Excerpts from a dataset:
-------

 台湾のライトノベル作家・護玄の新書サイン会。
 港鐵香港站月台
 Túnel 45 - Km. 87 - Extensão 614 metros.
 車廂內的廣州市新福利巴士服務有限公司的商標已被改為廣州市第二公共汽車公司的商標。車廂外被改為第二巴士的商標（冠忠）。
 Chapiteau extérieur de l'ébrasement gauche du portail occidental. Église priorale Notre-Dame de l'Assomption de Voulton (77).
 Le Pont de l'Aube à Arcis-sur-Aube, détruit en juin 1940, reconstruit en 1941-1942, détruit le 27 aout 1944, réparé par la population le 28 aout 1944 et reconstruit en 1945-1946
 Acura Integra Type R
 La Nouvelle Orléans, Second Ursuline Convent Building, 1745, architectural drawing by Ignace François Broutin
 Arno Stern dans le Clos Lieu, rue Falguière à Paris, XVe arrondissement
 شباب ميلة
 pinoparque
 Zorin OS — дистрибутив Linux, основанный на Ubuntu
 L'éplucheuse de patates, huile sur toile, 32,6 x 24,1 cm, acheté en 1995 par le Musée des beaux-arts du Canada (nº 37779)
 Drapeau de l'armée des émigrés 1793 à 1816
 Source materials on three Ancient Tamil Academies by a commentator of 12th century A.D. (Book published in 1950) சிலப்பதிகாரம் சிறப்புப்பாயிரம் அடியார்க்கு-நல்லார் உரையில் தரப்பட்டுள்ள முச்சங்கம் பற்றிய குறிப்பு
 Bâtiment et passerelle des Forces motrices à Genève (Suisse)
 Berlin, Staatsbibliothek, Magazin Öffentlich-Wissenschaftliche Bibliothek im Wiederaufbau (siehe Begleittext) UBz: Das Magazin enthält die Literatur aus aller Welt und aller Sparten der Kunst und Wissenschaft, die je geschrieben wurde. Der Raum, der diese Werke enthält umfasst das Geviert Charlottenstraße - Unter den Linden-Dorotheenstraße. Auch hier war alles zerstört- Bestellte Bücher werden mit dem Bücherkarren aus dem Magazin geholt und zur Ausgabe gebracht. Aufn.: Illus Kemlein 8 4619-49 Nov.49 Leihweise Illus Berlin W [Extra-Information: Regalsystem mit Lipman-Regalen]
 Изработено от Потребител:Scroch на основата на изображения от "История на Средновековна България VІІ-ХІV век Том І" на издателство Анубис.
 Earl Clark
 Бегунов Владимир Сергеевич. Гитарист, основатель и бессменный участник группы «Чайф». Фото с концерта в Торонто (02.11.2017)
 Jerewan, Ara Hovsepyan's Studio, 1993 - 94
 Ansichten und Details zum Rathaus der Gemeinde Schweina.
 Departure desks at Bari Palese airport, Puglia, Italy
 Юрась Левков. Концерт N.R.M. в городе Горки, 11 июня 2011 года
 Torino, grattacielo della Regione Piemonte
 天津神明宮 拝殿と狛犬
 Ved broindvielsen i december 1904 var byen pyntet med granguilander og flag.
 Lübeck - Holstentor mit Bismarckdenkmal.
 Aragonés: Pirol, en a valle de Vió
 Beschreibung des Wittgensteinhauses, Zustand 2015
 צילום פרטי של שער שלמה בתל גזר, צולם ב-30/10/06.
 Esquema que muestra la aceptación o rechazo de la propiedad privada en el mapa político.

-------

◆ **Work instruction**
The records shown above are to be retyped exactly, with none omitted.

◆ **Task answer**
 台湾のライトノベル作家・護玄の新書サイン会。
 港鐵香港站月台
 Túnel 45 - Km. 87 - Extensão 614 metros.
 車廂內的廣州市新福利巴士服務有限公司的商標已被改為廣州市第二公共汽車公司的商標。車廂外被改為第二巴士的商標（冠忠）。
 Chapiteau extérieur de l'ébrasement gauche du portail occidental. Église priorale Notre-Dame de l'Assomption de Voulton (77).
 Le Pont de l'Aube à Arcis-sur-Aube, détruit en juin 1940, reconstruit en 1941-1942, détruit le 27 aout 1944, réparé par la population le 28 aout 1944 et reconstruit en 1945-1946
 Acura Integra Type R
 La Nouvelle Orléans, Second Ursuline Convent Building, 1745, architectural drawing by Ignace François Broutin
 Arno Stern dans le Clos Lieu, rue Falguière à Paris, XVe arrondissement
 شباب ميلة
 pinoparque
 Zorin OS — дистрибутив Linux, основанный на Ubuntu
 L'éplucheuse de patates, huile sur toile, 32,6 x 24,1 cm, acheté en 1995 par le Musée des beaux-arts du Canada (nº 37779)
 Drapeau de l'armée des émigrés 1793 à 1816
 Source materials on three Ancient Tamil Academies by a commentator of 12th century A.D. (Book published in 1950) சிலப்பதிகாரம் சிறப்புப்பாயிரம் அடியார்க்கு-நல்லார் உரையில் தரப்பட்டுள்ள முச்சங்கம் பற்றிய குறிப்பு
 Bâtiment et passerelle des Forces motrices à Genève (Suisse)
 Berlin, Staatsbibliothek, Magazin Öffentlich-Wissenschaftliche Bibliothek im Wiederaufbau (siehe Begleittext) UBz: Das Magazin enthält die Literatur aus aller Welt und aller Sparten der Kunst und Wissenschaft, die je geschrieben wurde. Der Raum, der diese Werke enthält umfasst das Geviert Charlottenstraße - Unter den Linden-Dorotheenstraße. Auch hier war alles zerstört- Bestellte Bücher werden mit dem Bücherkarren aus dem Magazin geholt und zur Ausgabe gebracht. Aufn.: Illus Kemlein 8 4619-49 Nov.49 Leihweise Illus Berlin W [Extra-Information: Regalsystem mit Lipman-Regalen]
 Изработено от Потребител:Scroch на основата на изображения от "История на Средновековна България VІІ-ХІV век Том І" на издателство Анубис.
 Earl Clark
 Бегунов Владимир Сергеевич. Гитарист, основатель и бессменный участник группы «Чайф». Фото с концерта в Торонто (02.11.2017)
 Jerewan, Ara Hovsepyan's Studio, 1993 - 94
 Ansichten und Details zum Rathaus der Gemeinde Schweina.
 Departure desks at Bari Palese airport, Puglia, Italy
 Юрась Левков. Концерт N.R.M. в городе Горки, 11 июня 2011 года
 Torino, grattacielo della Regione Piemonte
 天津神明宮 拝殿と狛犬
 Ved broindvielsen i december 1904 var byen pyntet med granguilander og flag.
 Lübeck - Holstentor mit Bismarckdenkmal.
 Aragonés: Pirol, en a valle de Vió
 Beschreibung des Wittgensteinhauses, Zustand 2015
 צילום פרטי של שער שלמה בתל גזר, צולם ב-30/10/06.
 Esquema que muestra la aceptación o rechazo de la propiedad privada en el mapa político.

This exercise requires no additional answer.